I was able to reunite with fellow Viking Children’s Books author Laurie Halse Anderson, who read from her incredible Chains. She has an amazing talent for writing both young-adult and historical fiction. All of her young-adult novels are my absolute faves and Fever 1793 was so gripping that it left a lasting impact on me. When a book can make you laugh and cry and change the way you see the world, that is a remarkable achievement indeed. Here’s Laurie with BH:
Laurie let me hold her medal. I am happy to report that it is just the right weight. She was amazed at this second opportunity to win the National Book Award, but I think it’s karma. She has consistently and impressively put out such substantial, shattering, inspiring work, that how can she not be nominated again?
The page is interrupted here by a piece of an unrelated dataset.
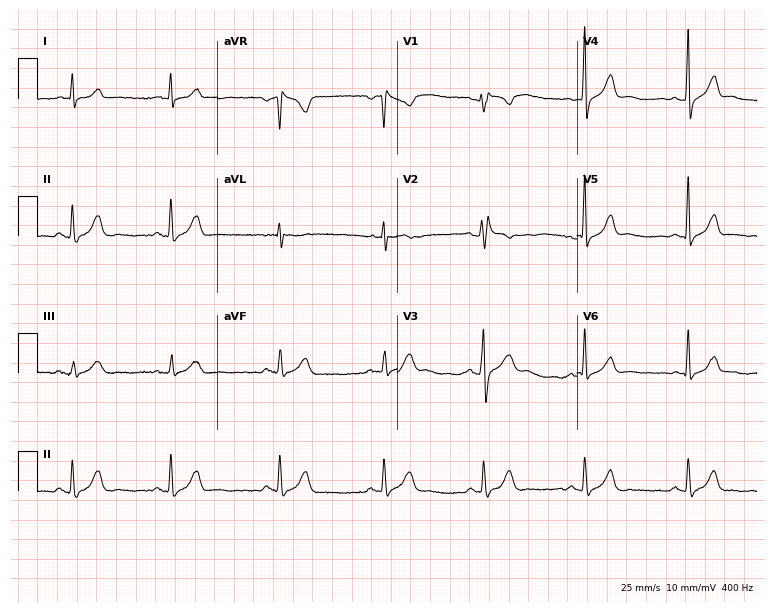
12-lead ECG from a man, 32 years old. Screened for six findings — first-degree AV block, right bundle branch block, left bundle branch block, sinus bradycardia, atrial fibrillation, sinus tachycardia — none is recorded. Other findings, if any, are not listed.

Thought: Contemporary poetry rocks. This is not the dusty poetry of back in the day that we had to decode in high school English during the mandatory poetry unit every year that I completely dreaded. What a snore that stuff was. But if we had read fantastic poetry from this century, I might now have a more authentic love for poetry that extends beyond E. E. Cummings. Things have definitely changed, and I do hope that high school curricula will be updated to reflect this evolution.
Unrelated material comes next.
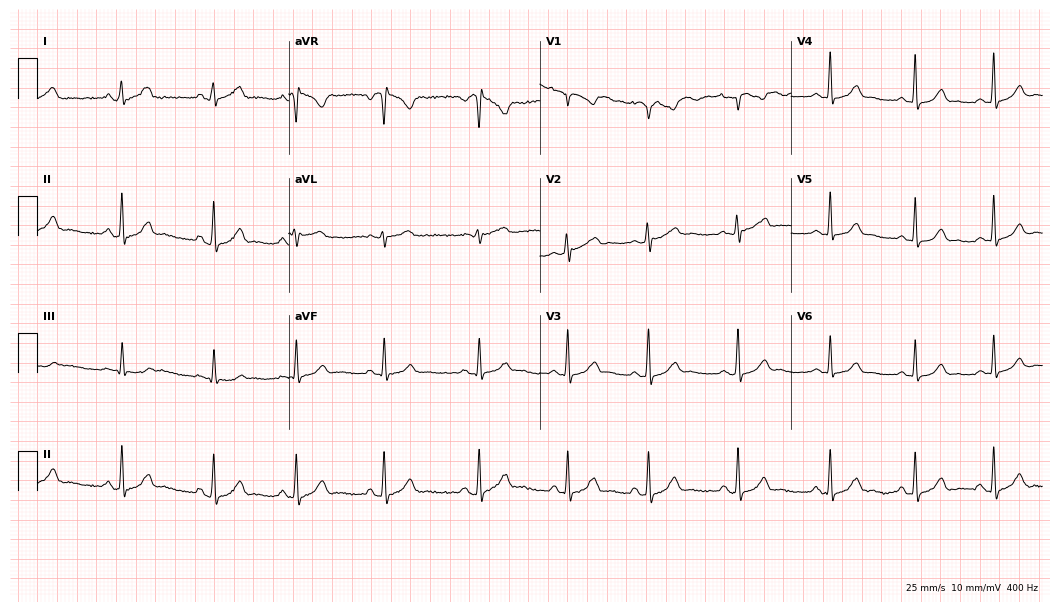
ECG (10.2-second recording at 400 Hz) — a female, 25 years old. Labelled as a normal ECG.

The poetry winner was Mark Doty for Fire to Fire: New and Collected Poems. It includes such astute observations as “all things by nature are ready to get worse.” He wrote about the Pulaski Skyway and other random details I didn’t know anyone else noticed, ones that depict a bittersweet time of our lives so perfectly. That’s what’s so amazing about all of these finalists. They tell the stories of our lives in a way that is relatable and true, a way that connects us all. Kudos!